Museum exhibit explores cultural journey

Talking about the journey from their homeland in Laos to the United States and the struggles her family faced once they got here still brings tears to Sarah Yang’s eyes.

The Yang family - Paul, left, Sarah and Wayne - hope a new museum exhibit in Shawnee helps neighbors understand the Hmong culture of which they are part of.

Speaking in Hmong, her native language, Sarah recounts the Yang family’s story of living in a strange land, knowing no one and having few people understand her language or her culture.

Nearly 30 years since large-scale Hmong immigrations to the U.S. began, some Hmong would say not much has changed. Meeting someone who knows their history and their distinct culture is rare. But thanks to a children’s exhibit that opens this week at Wonderscope Children’s Museum in Shawnee, that could change for the area’s Hmong population – about 3,000 refugees who live mostly in Kansas City, Kan.

The interactive exhibit leads children through the daily life of the Hmong, from a village in Laos, to a refugee camp in Thailand, on to an American Hmong home. The Yang family – Paul and Sarah, their son, Wayne, and his wife, Alina – hope the exhibit helps their neighbors understand who they are.

‘Secret War’

Hmong origins are hard to trace, but they are a culture distinct from any other in Asia.

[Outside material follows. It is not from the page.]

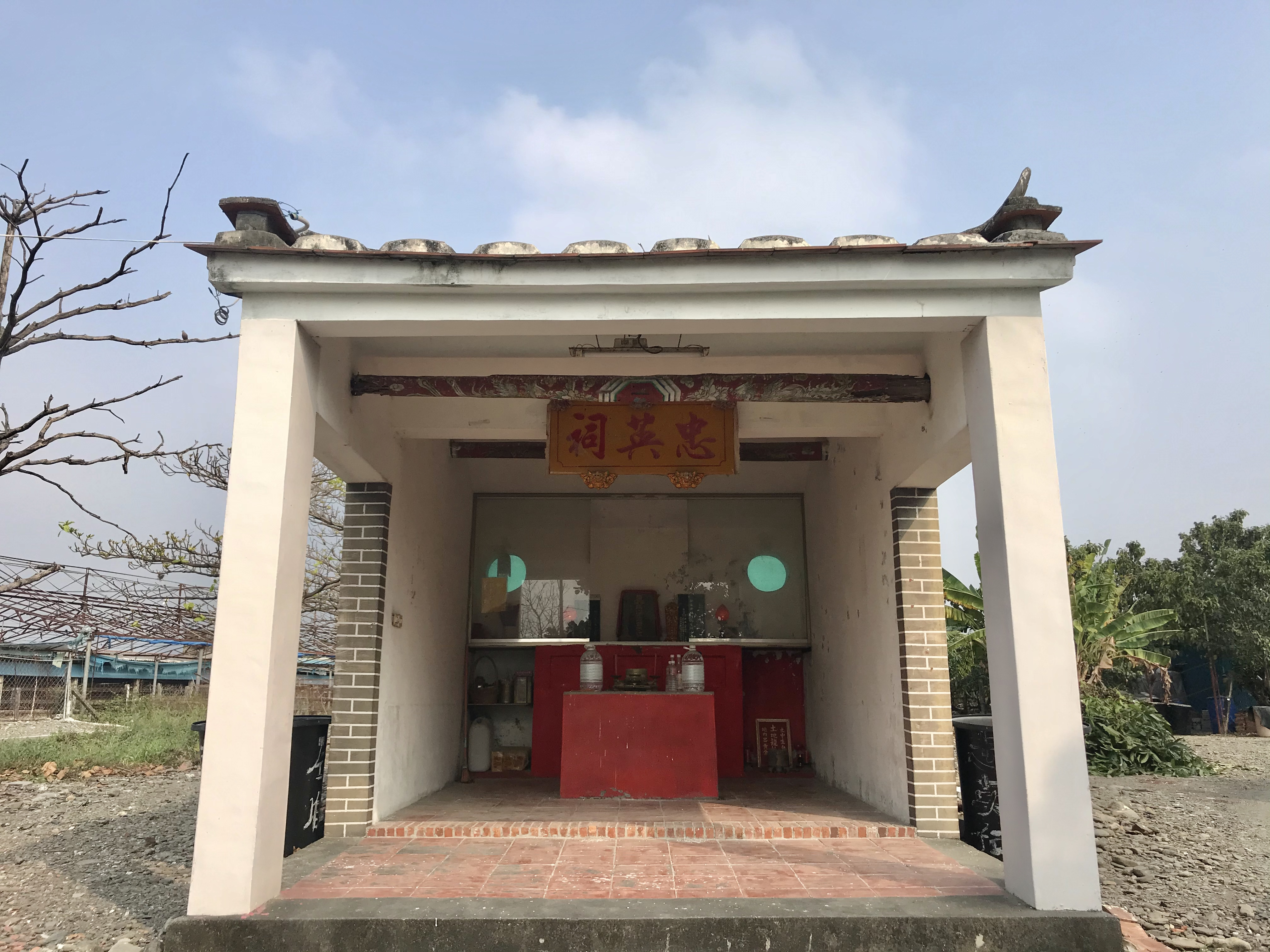 忠英祠正面照

They are neither Chinese nor Mongolian, and some think they migrated to the area that is now Siberia from the Middle East about 4,000 B.C. They slowly moved south to the fertile lands of the Yellow River, and Chinese persecution forced them even farther south to Laos.

They were a nomadic agricultural society with an animistic religion – they believe there are spirits in everything and they honor their ancestral spirits to protect them from evil spirits. However, most Hmong in the Kansas City area converted to Christianity before reaching America.

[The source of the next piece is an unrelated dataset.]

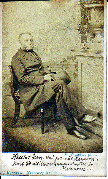 Porträt Georg Haccius, Präsident der Klosterkammer Hannover

Some Americans are familiar with the Hmong because the CIA recruited them to help ambush the North Vietnamese during the Vietnam War in what became known as the Secret War. In 1974, after the United States began withdrawing from Vietnam and Laos, the Hmong became targets of the communist Vietnamese for aiding the Americans and, before them, the French.

“Any Hmong that would be left would be tried and killed,” Wayne Yang said. “It left the Hmong the bad guy, or in our words of today, the terrorist.”

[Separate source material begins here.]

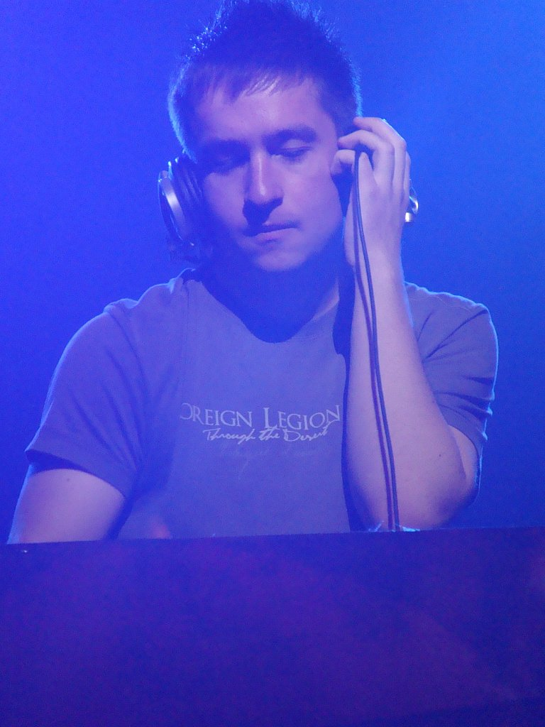 UCast performing his set at Crossfield 2009

The Vietnamese slowly hunted down the Hmong, and they were forced to flee to Thailand, where refugee camps were established. Many then emigrated to America or Europe.

Now the Hmong are a culture in transition, facing an interesting dynamic of becoming American while struggling to hold onto their Asian identity.

Perilous journey

Wayne Yang was born in Laos but spent most of his life in America and understands that some of the younger generations don’t know as much about their culture as their parents. Today he teaches anthropology at Kansas City Kansas Community College while he completes a master’s degree at Kansas University.

Wayne was 5 when he came to the United States in 1979, but he has a few vivid memories of living in Laos, mostly of his family’s escape.

At one point in the jungle, he said, his parents gave him and his siblings opium because they wouldn’t stop crying and were making too much noise. His parents told him sometimes children would die in the jungle because their parents would accidentally give them too much opium; many other Hmong died of starvation in the jungle. Sarah Yang estimates only a third of her relatives escaped the country.

Wayne’s clearest memory is crossing the Mekong River that forms the border with Thailand. Though it was wide, Wayne, his parents and his brother and sister crossed with just an inner tube, purchased from Thai people who sold them to help the Hmong escape, and two trash bags his parents inflated.

“My feet hit the pebbles and I started screaming, and I remember we heard gunshots from down the river,” Yang said. “I fell asleep then because of exhaustion, and when I woke up, we were on the other side in Thailand.”

U.S. Hmong community

For a year, the Yang family lived in a Hmong refugee camp in Thailand. They were brought to the United States thanks to a Lutheran church in Iowa.

While in Iowa, there was no one they could talk to.

The transition was especially difficult because Paul Yang had been a respected teacher in Laos, and Sarah never had to work outside of the home before.

“All they can think of is how great life would have been if they stayed in Laos, without the war,” Wayne said.

Just as the Hmong are adapting to the United States, even after 30 years, Americans are still adapting to the Hmong.

Alina remembers meeting a real estate agent once who was familiar with the Hmong because he was a Vietnam veteran.

“We were really excited, because that doesn’t happen a lot,” she said, explaining what a relief it was to meet someone who understood the Hmong. “They know why you’re here and they know your history. You’re not just an immigrant that showed up looking for a better life.”

Alina sees the exhibit as one way to help expose people in this area to the Hmong, because they may be their neighbors.

“I really want them to have a chance to see who I am, because I am part of this community,” she says.